SOURCE MATERIAL:
══════

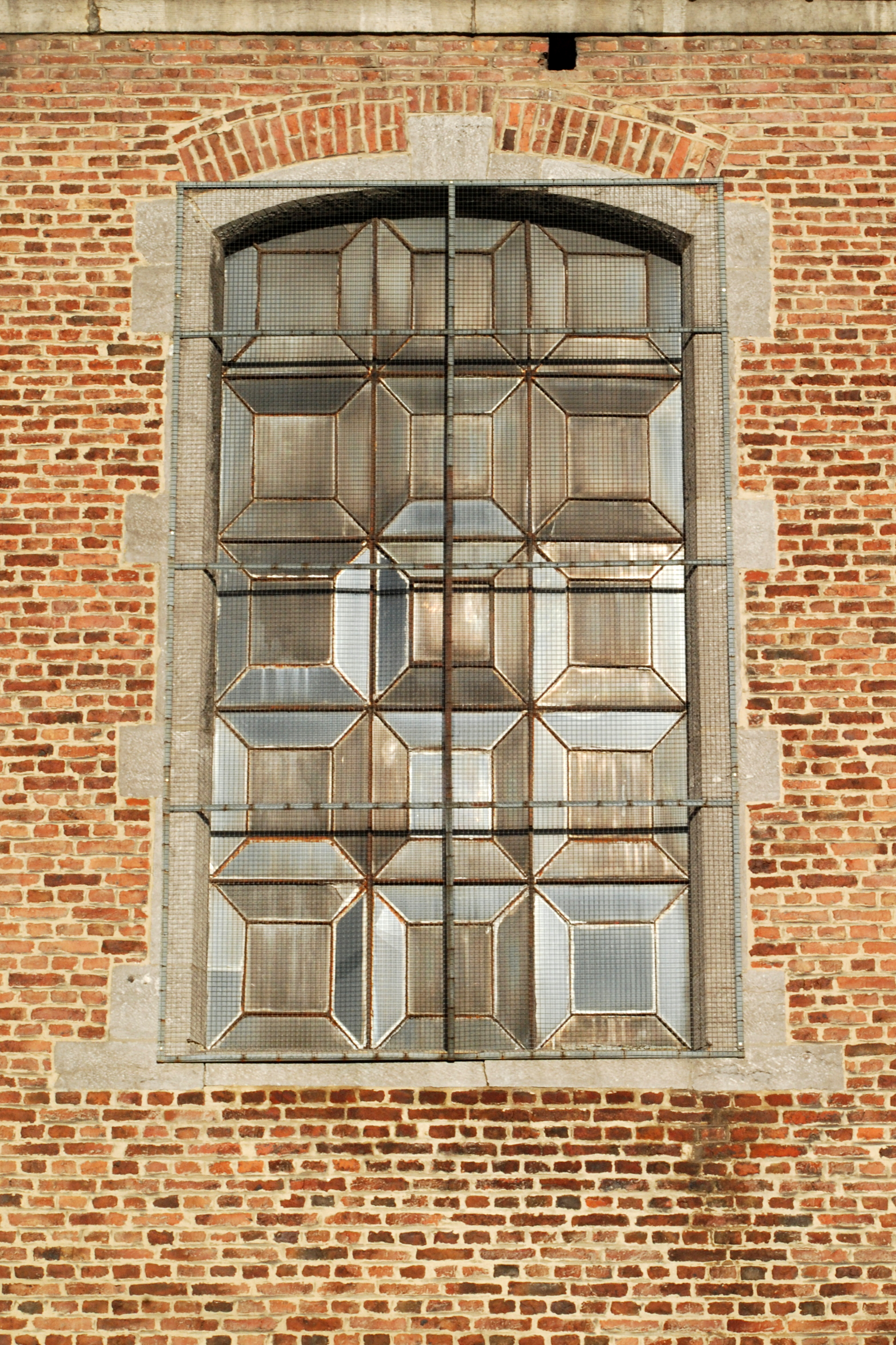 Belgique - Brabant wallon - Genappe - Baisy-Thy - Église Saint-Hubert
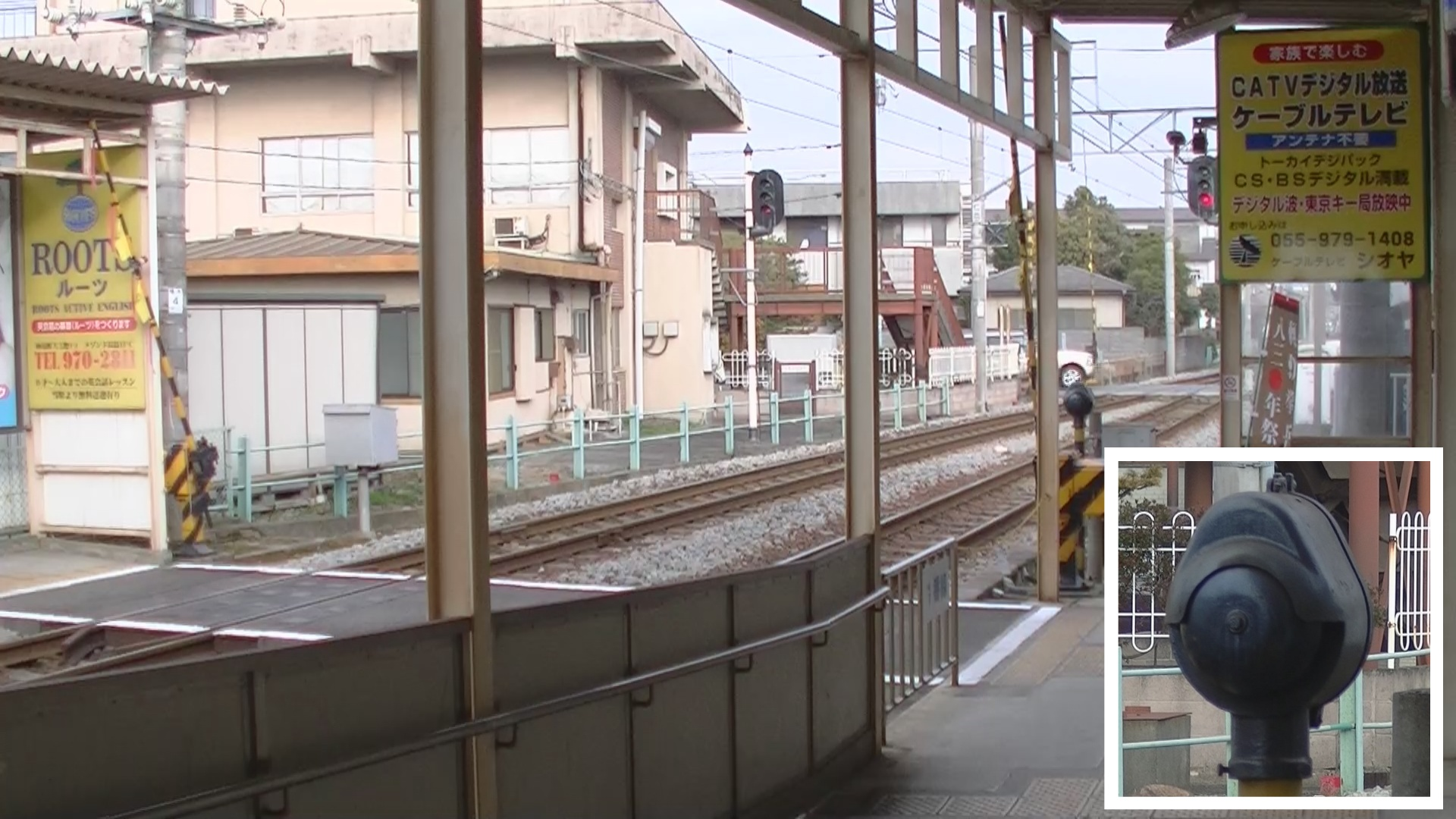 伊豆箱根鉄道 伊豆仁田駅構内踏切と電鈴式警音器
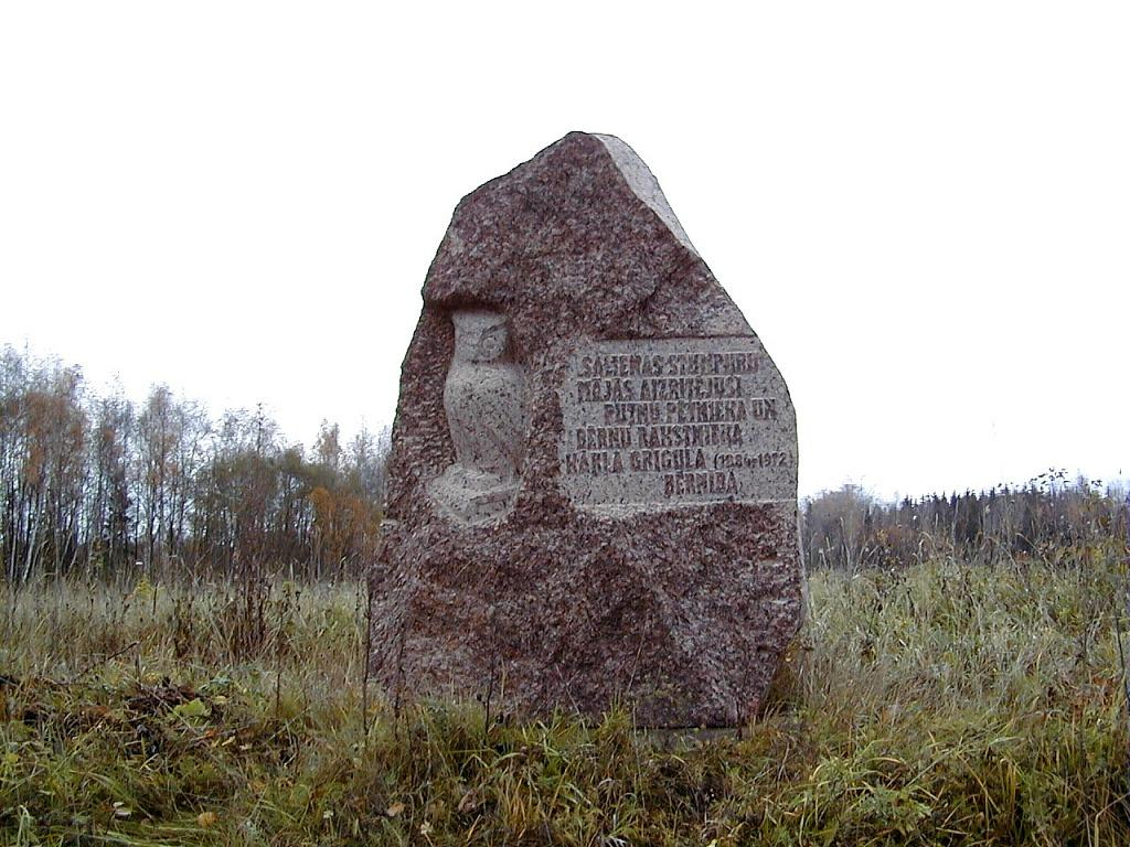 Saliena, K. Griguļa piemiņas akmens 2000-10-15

══════

PROBLEM STATEMENT:
Take the line that holds "伊豆箱根鉄道 伊豆仁田駅構内踏切と電鈴式警音器" as the start and the last line of the data as the end. Copy only those lines exactly, both ends included, except the pictures.

SOLUTION TO THE PROBLEM:
 伊豆箱根鉄道 伊豆仁田駅構内踏切と電鈴式警音器
 Saliena, K. Griguļa piemiņas akmens 2000-10-15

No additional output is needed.